Monday, 4 March 2013

To Remove Or Not To Remove - That Is The Question

During the course of standard compound curation, I come across problem inorganic compounds. An example of these are Cisplatin and Transplatin. These compounds only differ in the orientation of their complex bonds but complex bonds cannot be drawn in a standard molfile without causing InChI issues. At the  moment, they are kept separate by showing standard bonds between the Pt, Cl and NH3 in Cisplatin, but we have removed the bonds altogether for Transplatin. This is not an ideal situation, nor an accurate structural representation.

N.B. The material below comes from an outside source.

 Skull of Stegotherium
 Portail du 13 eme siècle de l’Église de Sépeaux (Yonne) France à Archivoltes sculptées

Another example is the compound, below left, and how it should look as a complex, right, from the paper:

At the moment, there are approximately 1,800 cases like this, which only accounts for 0.15% of the entire ChEMBL compound set.

What we are proposing to do is to remove the structures for these complex compounds and to keep only their names and all of the associated biological data. This would then treat them in a similar way to the antibodies and large peptides that we store in ChEMBL.

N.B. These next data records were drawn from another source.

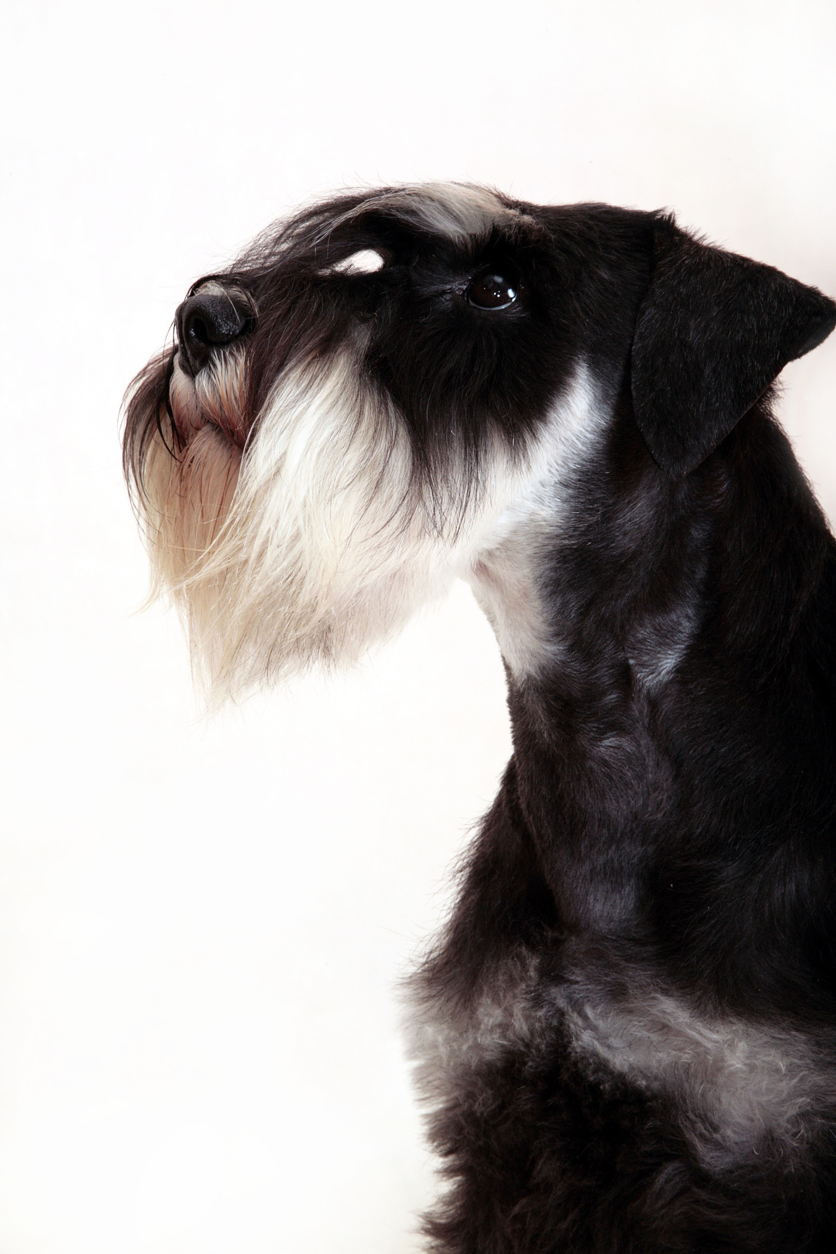 Питомник "Ассон Ари" Цвергшнауцеры белые и черные с серебром 21
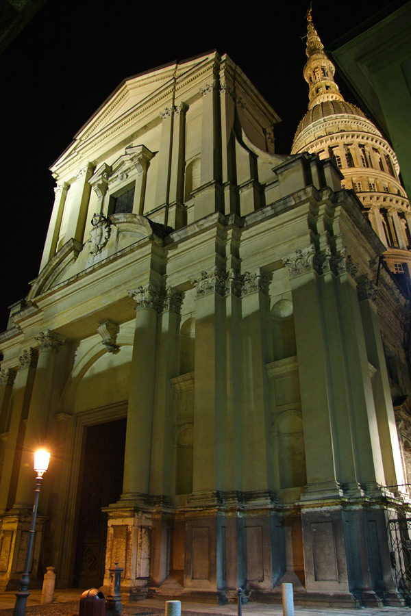 Facciata della Basilica di San Gaudenzio a Novara, notturna
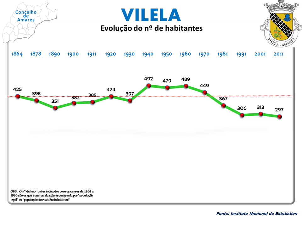 Censo 2011

So, we have set up an online private Doodle Poll for you, our users, to have your vote on whether we should remove the structures and keep the biological data, or leave them as they are.

Noel O'Boyle said...

Hi Louisa, you didn't say exactly whtat the proble is. Is it not possible to use the InChI software to generate different InChIs for cis and trans-platin? The "don't disconnect metals" option (/RecMet) is worth trying.

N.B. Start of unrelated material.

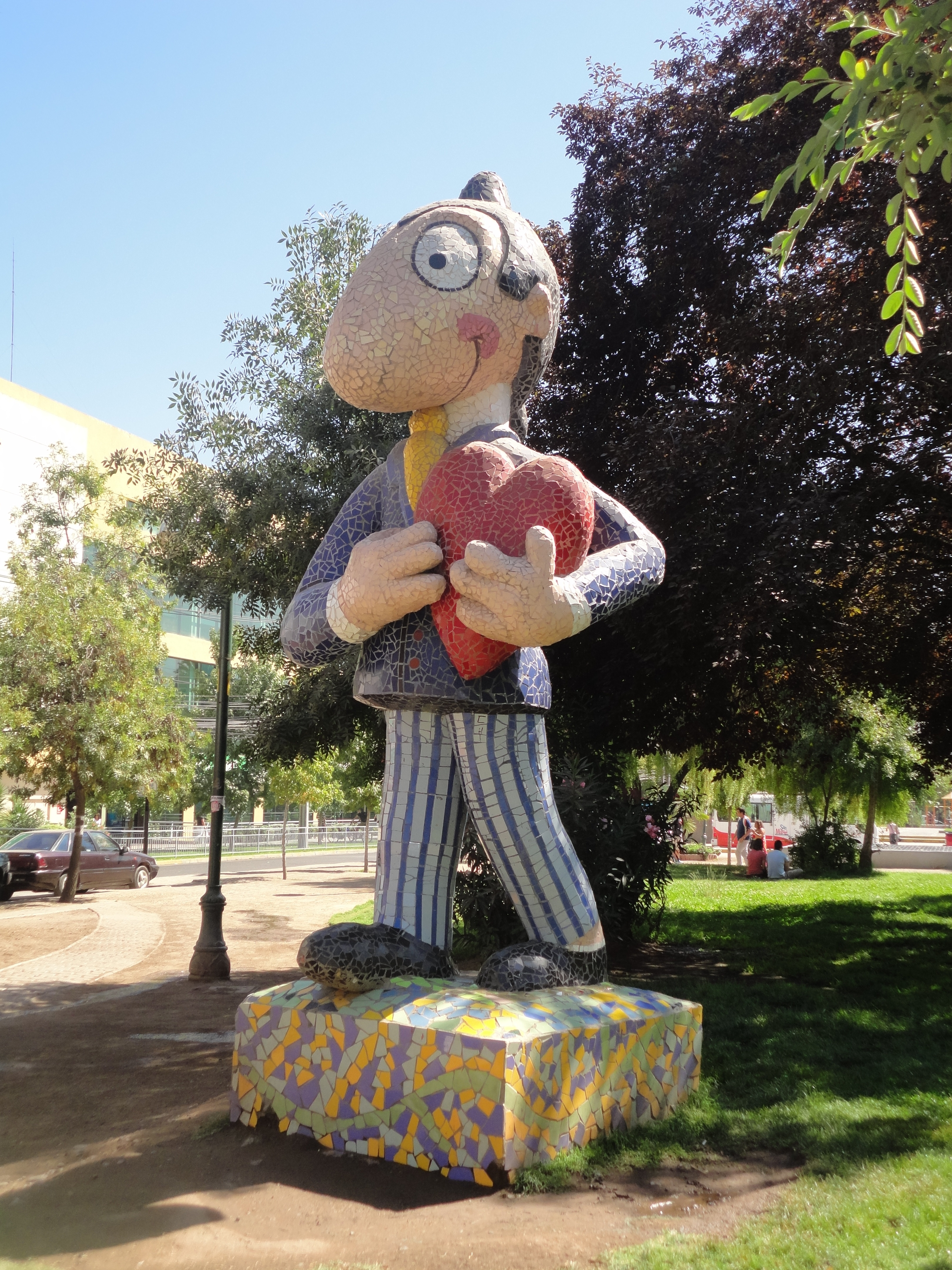 Estatua de Pepe Antártico en el Parque del Cómic en la comuna de San Miguel, Santiago de Chile

BTW, the link to the compound above is a different structure than shown in the image.

Louisa said...

Hi Noel

No, you can't generate different InChIs for trans and cisplatin.

The structures shown were taken from the original paper and ChEMBL. It was used to illustrate how covalent bonds are being used to show complex compounds where co-ordinate dative bonds should be used. Unfortunately, coordinate bonds do not give an acceptable InChI.
In the case shown on the post, covalent bonds have been used in place of coordinate bonds and so the NH3 group and NH2R group have lost a hydrogen so as not to have a charge.
As there are only few cases of this, we would like to remove the structure but keep the data. That way, we are not storing compounds with 'incorrect' bond types.